# to eke forward



## dictionaric

Context : 
*Opportunity ekes forward.
*While Spirit continues to explore Husband Hill, its robotic twin Opportunity is slowly but surely crawling out of a sandy quagmire on the other side of Mars.

Qui saurait traduire ce verbe *TO EKE FORWARD*


----------



## Agnès E.

Opportunity va de l'avant ?


----------



## dictionaric

Ouais, pas mal. Il faudrait l'ajouter dans le dico où le verbe EKE n'est pas encore représenté.


----------



## timpeac

dictionaric said:
			
		

> Context :
> *Opportunity ekes forward.
> *While Spirit continues to explore Husband Hill, its robotic twin Opportunity is slowly but surely crawling out of a sandy quagmire on the other side of Mars.
> 
> Qui saurait traduire ce verbe *TO EKE FORWARD*


 
C'est une phrase bizarre en anglais. "to eke" veut dire "distribuer à petites doses". On lit très souvent "to eke out" "He eked out the last of the bread for 2 days because they had no money".
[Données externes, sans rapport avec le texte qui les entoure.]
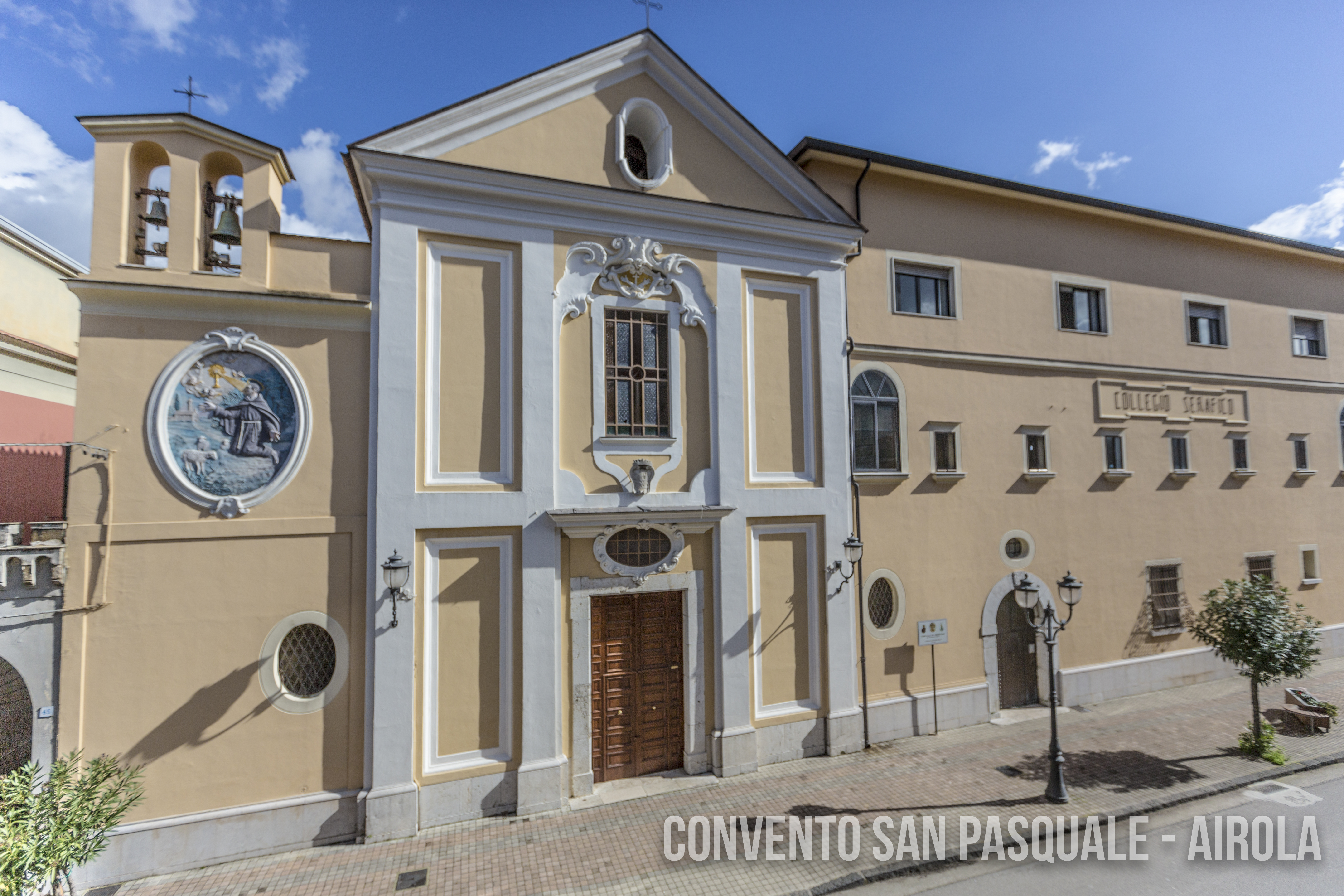 Facciata della Chiesa e Convento della SS. Concezione di Airola (BN) dei Frati Minori
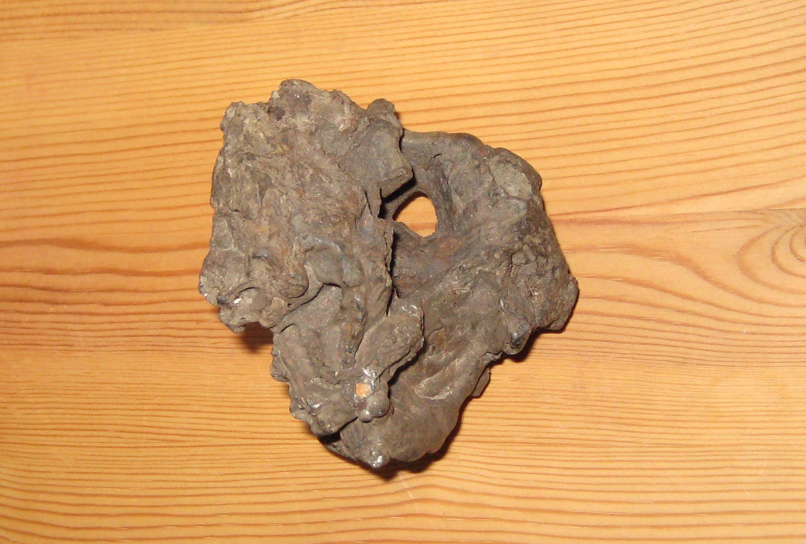 Slaggklump av myrmalm
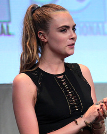 Cara Delevingne al Comic Con di San Diego nel 2015, per la presentazione del film "Suicide Squad"
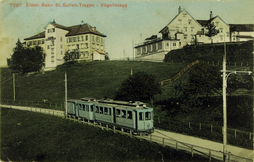 Die Trogenerbahn fährt vor dem später abgebrochenen Hotel Vögelinsegg vorbei.
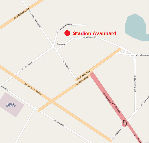 Location of Stadion Avanhard in Prypiat

"To eke forward" ne veut rien dire à mon sens, mais je suppose que l'auteur a voulu décrire un mouvement lent donc "la chance avance à pas lents".

*Edit* - selon Wester ce verbe a deux sens (dont j'ai parlé du deuxième) -

*1* _archaic_ *: INCREASE, LENGTHEN*
*2* *:* to get with great difficulty -- usually used with _out_ <_eke_ out a living> 

Je n'ai jamais vu le premier, mais je crois que c'est de cela qu'il s'agit ici, donc la traduction va dépendre du contexte. Mais j'aimerais souligner que ce sens est vraiment rare.


----------



## dictionaric

Un point d'étymologie (qui est ma passion) :
Le verbe EKE signifiait en anglais ancien "augmenter, croître". Du verbe AUKAN en germanique ancien et qui est le pendant très précis du latin AUGERE "croître".
Merci de votre attention


----------



## timpeac

dictionaric said:
			
		

> Un point d'étymologie (qui est ma passion) :
> Le verbe EKE signifiait en anglais ancien "augmenter, croître". Du verbe AUKAN en germanique ancien et qui est le pendant très précis du latin AUGERE "croître".
> Merci de votre attention


 
Et attention également que ce verbe n'a plus du tout ce sens dans le parler quotidien.


----------



## Cath.S.

Tim, on ne traduit pas Opportunity, c'est un nom propre.
Je suggère 
_Oportunity progresse à pas de fourmi._

(inspirée par l'ancien jeu de notre enfance :un, deux, trois ! soleil ! )


----------



## timpeac

egueule said:
			
		

> Tim, on ne traduit pas Opportunity, c'est un nom propre.
> Je suggère
> _Oportunity progresse à pas de fourmi._
> 
> (inspirée par l'ancien jeu de notre enfance :un, deux, trois ! soleil ! )


 
Ah ok, tu as raison si c'est un vrai nom propre. Je l'ai interprété comme une nominalisation poétique du genre "Idleness caresses the foreheads of those who have known her sister Sloath".


----------



## timpeac

Et en relisant le premier message j'admets volontiers que tu as raison - il s'agit de robots futuristes ou quelque chose comme ça.


----------



## Gil

Si le contexte nous donne une destination:
"peiner vers (la destination)"


----------



## la grive solitaire

egueule said:
			
		

> Je suggère
> _Oportunity progresse à pas de fourmi._
> 
> (inspirée par l'ancien jeu de notre enfance :un, deux, trois ! soleil ! )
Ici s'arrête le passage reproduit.